Design patterns for dropping associated data?

In Rust, we sometimes use ID-keyed lookup structures to store data in a way that avoids the ownership problems with circular data structures. I was thinking of using this pattern to store some extra info about Things in another struct, I’ll call Root. This Root could have a map from ThingID to ExtraInfo.

But the issue is I have been storing my Things as Rc<Thing>. If I add this extra info, the simplicity of Rc is defeated.

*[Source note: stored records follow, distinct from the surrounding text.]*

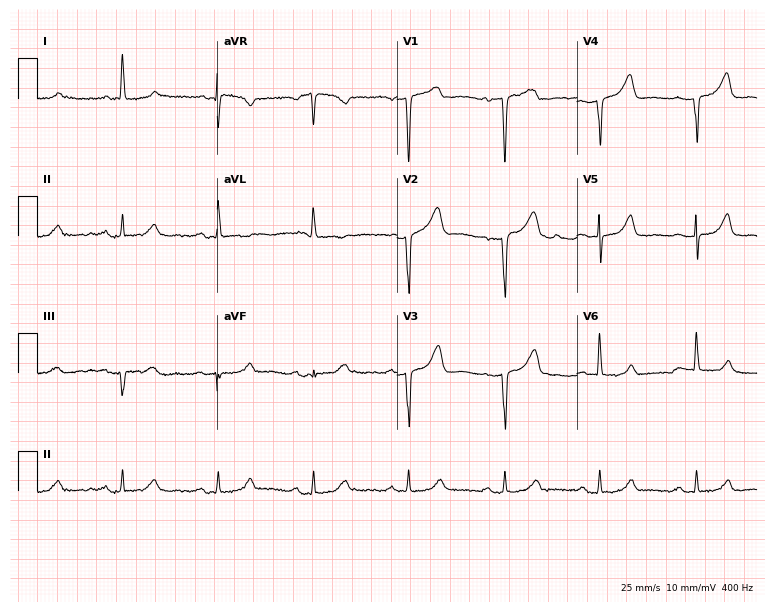
Electrocardiogram, a woman, 67 years old. Of the six screened findings (first-degree AV block, right bundle branch block (RBBB), left bundle branch block (LBBB), sinus bradycardia, atrial fibrillation (AF), sinus tachycardia), none is recorded. Findings outside these six are not listed.
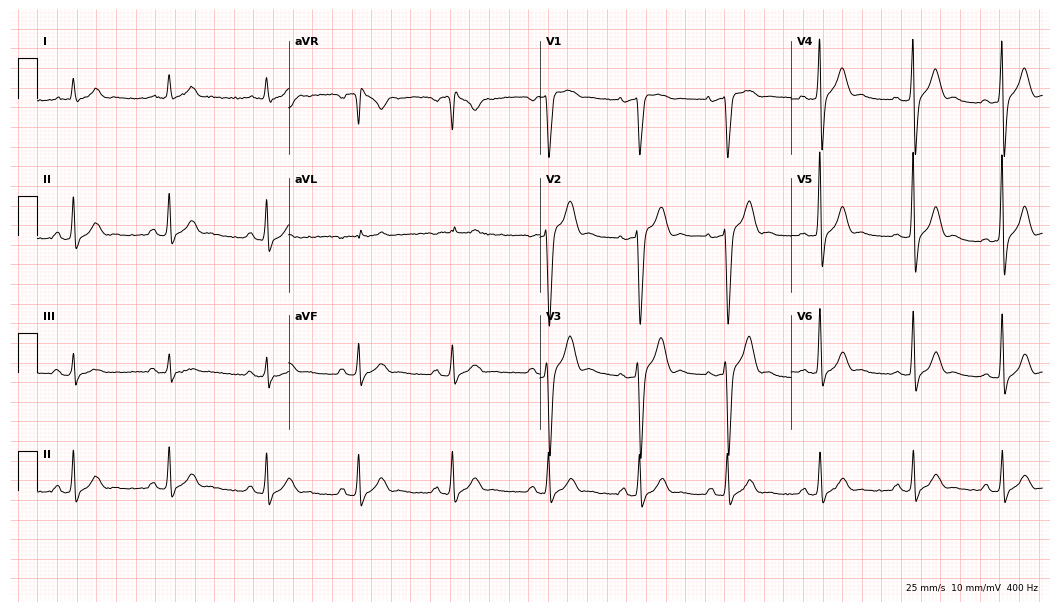
ECG — a male patient, 40 years old. Labelled as a normal ECG.
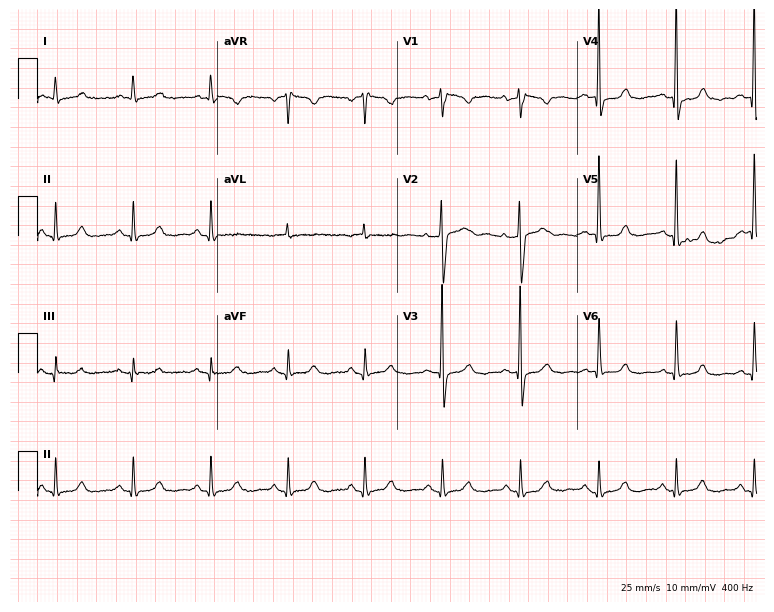
Standard 12-lead ECG recorded from an 81-year-old man. None of these six findings is recorded: first-degree AV block, right bundle branch block (RBBB), left bundle branch block (LBBB), sinus bradycardia, atrial fibrillation (AF), sinus tachycardia.

The drop when the Rc count goes to zero will not clean up the map in Root.

Right now I’m thinking about some kind of garbage collection for the associated data. The ExtraInfo in the Root could also have an rc::Weak<Thing>, and periodically the entries for dead Things could be cleared out.

Any articles on this, or other ideas that would help?

If Thing is your own struct, why not add an Option to it?

Alternative could be a ThingWrapper:

struct ThingWrapper {
    thing: Thing,
    data: Option<Data>, // or Cell, or RefCell,
}

impl ThingWrapper {
    pub fn data(this: &Self) -> Option<&Data> {
        this.data.as_ref()
    }
}

impl std::ops::Deref for ThingsWrapper {
    type Target = Thing;

    fn deref(&self) -> &Self::Target {
        &self.thing
    }
}

I had a couple ‘reasons’, but you may be right - KISS. I was thinking of a space issue, since 99% of the time this data will not be used, but I could get that to only 8 bytes by using Option<Box<ExtraData>>. The second reason is that the Things have pointers to other Things and form a tree, and this extra stuff could be circular. But given the complication of de-allocating the associated data, putting rc::Weak<Thing> in the extra data is probably the best.